The Adler Arena Trade And Exhibition Center (Адлер-Арена) is an 8,000-seat speed skating oval in the Olympic Park, Sochi, Russia. It opened in 2012 and looks like an iceberg or ice fault. The center hosted the speed skating events at the 2014 Winter Olympics. Original plans for after the Olympics were for the Adler Arena to be turned into an exhibition center.
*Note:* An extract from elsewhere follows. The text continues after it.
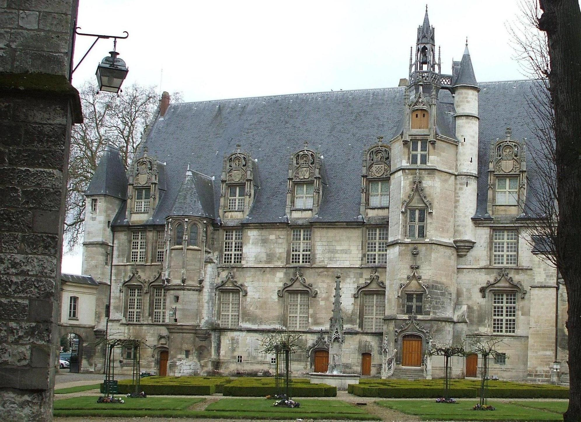 palais renaissance musé de beauvais oise france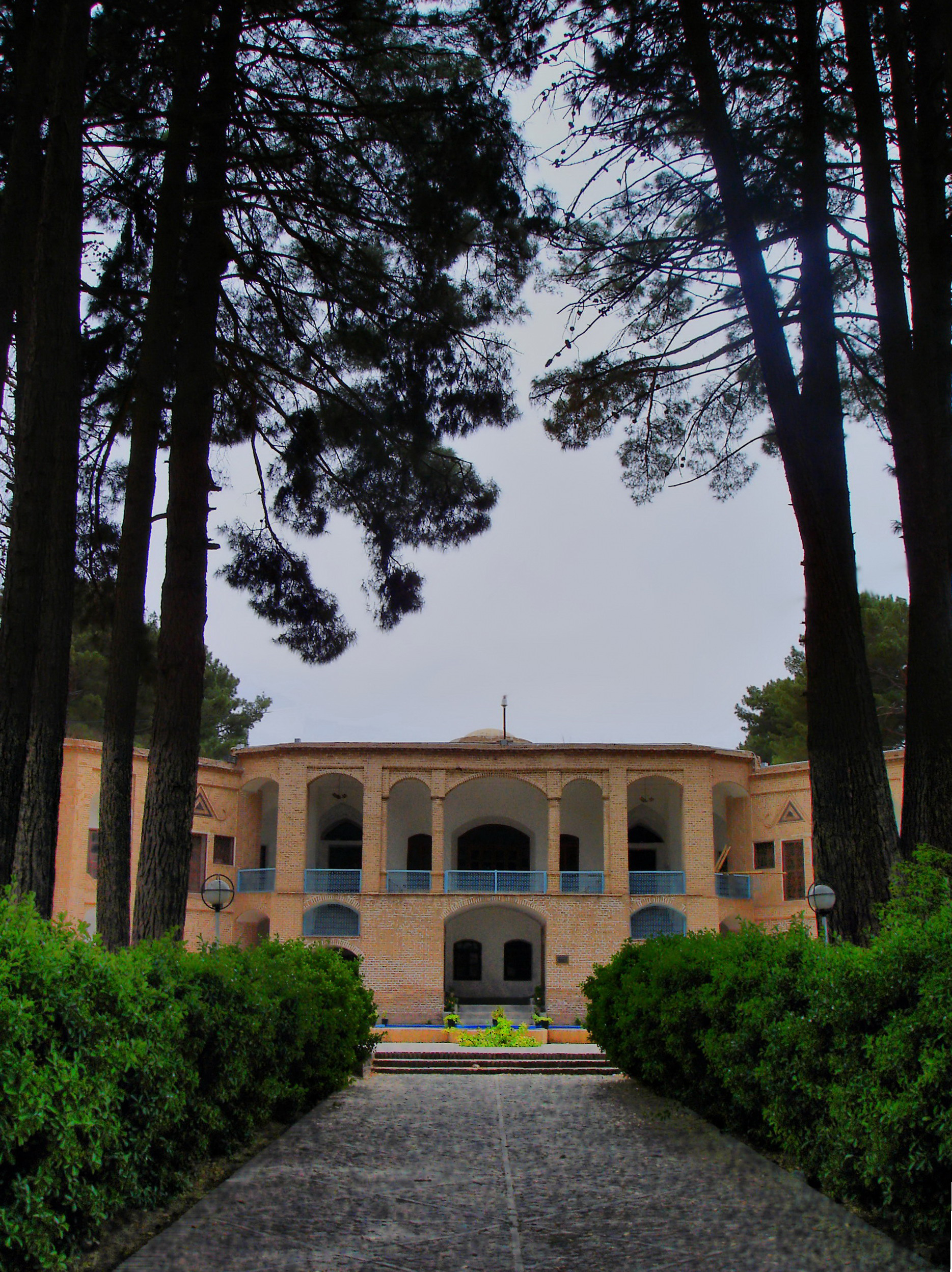 Dowlatabad Garden

It cost $32.8 million to build the venue, including the temporary works for the Olympics. Before the Olympics it hosted the 2013 Russian Speed Skating Championships in December 2012 and the 2013 World Single Distance Speed Skating Championships from 21 to 24 March 2013.

==Construction==
A crystal face theme is supported by angular walls and triangular stained-glass windows. The gray and white color of the building enhances this impression. The walls along the sides of the skating rink are made transparent so that spectators can look outside. The skating center is designed to make the utmost use of local natural features.

==Track records==

===Men===

| Distance | Skater | Time | Date | Event |
|---|---|---|---|---|
| 500 m | Ronald Mulder | 34.49 | 10 February 2014 | Winter Olympics |
| 1000 m | Stefan Groothuis | 1:08.39 | 12 February 2014 | Winter Olympics |
| 1500 m | Zbigniew Bródka | 1:45.006 | 15 February 2014 | Winter Olympics |
| 3000 m | Ivan Skobrev | 3:43.49 | 3 February 2014 | Test Competition |
| 5000 m | Sven Kramer | 6:10.76 | 8 February 2014 | Winter Olympics |
| 10000 m | Jorrit Bergsma | 12:44.45 | 18 February 2014 | Winter Olympics |
| Team pursuit (8 laps) | Netherlands Jan Blokhuijsen Sven Kramer Koen Verweij | 3:37.71 | 22 February 2014 | Winter Olympics |
| Combination | Skater | Points | Date | Match |
| 2 x 500 m | Michel Mulder | 69.312 | 10 February 2014 | Winter Olympics |
| Sprint | Dmitry Lobkov | 143.840 | 28–29 December 2012 | National Championship |
| All-Round | Ivan Skobrev | 152.747 | 26–27 December 2012 | National Championship |

===Women===

| Distance | Skater | Time | Date | Event |
|---|---|---|---|---|
| 500 m | Lee Sang-hwa | 37.28 | 11 February 2014 | Winter Olympics |
| 1000 m | Zhang Hong | 1:14.02 | 13 February 2014 | Winter Olympics |
| 1500 m | Jorien ter Mors | 1:53.51 | 16 February 2014 | Winter Olympics |
| 3000 m | Ireen Wüst | 4:00.34 | 9 February 2014 | Winter Olympics |
| 5000 m | Martina Sáblíková | 6:51.54 | 19 February 2014 | Winter Olympics |
| Team pursuit (6 laps) | Netherlands Marrit Leenstra Jorien ter Mors Ireen Wüst | 2:58.05 | 22 February 2014 | Winter Olympics |
| Combination | Skater | Points | Date | Match |
| 2 x 500 m | Lee Sang-hwa | 74.700 | 11 February 2014 | Winter Olympics |
| Sprint | Olga Fatkulina | 155.255 | 28–29 December 2012 | National Championship |
| All-Round | Yekaterina Shikhova | 166.461 | 26–27 December 2012 | National Championship |

Source: www.speedskatingnews.info

==Other uses==
The skating centre hosted the 2014 World Robot Olympiad. Russia hosted their 2015 Fed Cup World Group semifinals tie at the Adler Arena.